Brian Mulroney's long bet on history paid off
CBC
On the day he announced his intention to resign as prime minister after nearly nine years in office, Brian Mulroney appealed to the verdict of future generations.
"It will now be up to history to place a definitive judgment on our efforts and our legacy," he said.
Thirty years later, in one of his last public speeches, Mulroney passed his own verdict on his political history — a judgment that Justin Trudeau, another beleaguered prime minister now nearly nine years in office, quoted in the House of Commons last week to mark Mulroney's passing:
"I have learned over the years that history is unconcerned with the trivia and the trash of rumours and gossip floating around Parliament Hill," Mulroney said. "History is only concerned with the big ticket items that have shaped the future of Canada."
In 1993, Mulroney was perhaps compelled to appeal to distant opinion — because the opinions of the moment were so often unforgiving. But Mulroney, who was called on to eulogize two American presidents, surely came to know as well as anyone what history remembers and why, particularly at moments such as these.
By the time he resigned, his government had endured its share of controversies (tunagate, guccigate, various other scandals barely remembered now). Two of his attempts at constitutional reform had ended in failure — the latter was defeated in a national referendum. The economy had gone into recession for two years, his landmark trade deal was viewed with skepticism by many and he had implemented a highly unpopular new tax, the GST.

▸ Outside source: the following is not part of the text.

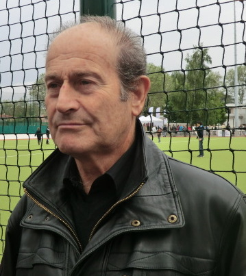 Jean-Paul Sauthier en marge de la finale du championnat de France 2013 à Caluire-et-Cuire.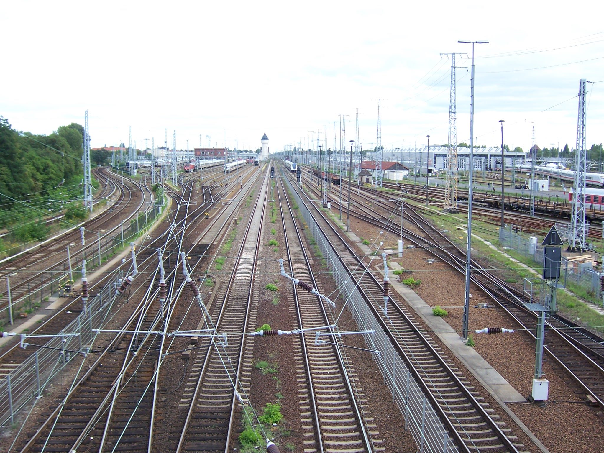 Betriebsbahnhof Berlin-Rummelsburg, Blick nach Osten

On the day he announced his intention to step aside, Mulroney's office released a 34-page list of his government's accomplishments. The nation was not in a mood to read it.
"Mulroney really had no option but to resign," Angus Reid, the pollster, wrote at the time. "Over the last year he has set new polling records for almost every measure of public disapproval and resentment."
Reid said the Progressive Conservatives now had one primary task — "to lock the ghost of Brian Mulroney away in a closet and throw away the key."
In that moment, Reid's analysis may have been astute. But the Progressive Conservative Party of Canada was still shattered in the election that followed, winning just two seats — less than a decade after Mulroney led the party to 211 seats and 50 per cent of the popular vote in the 1984 election. Into the breach came the populist Reform Party and the separatist Bloc Quebecois.
In a survey of historians published in 2016, Mulroney was ranked eighth among Canada's 23 prime ministers. The survey was conducted just a handful of years after the Oliphant commission and the detailed scoring suggests the questions about Mulroney's personal conduct were still hanging heavy on his legacy — on "personal integrity," historians rated Mulroney even lower than John A. Macdonald.
If anything, that seems disrespectful to John A., who deserves to be remembered as the author of the first and greatest scandal in Canadian political history. (Among the prime ministers who served at least four years, Alexander Mackenzie, our largely forgotten second prime minister, was tied for the highest score on personal integrity — which perhaps suggests that a reputation for personal integrity only counts for so much.)
But Mulroney's highest mark was received in the category of "leaving a significant policy legacy." And it's on that score that most observers and contemporaries have been remembering him over the past three weeks.
"He was prime minister and he would make it count," Jean Charest, a cabinet minister under Mulroney, told his former boss's state funeral on Saturday, recalling Mulroney's arrival in high office.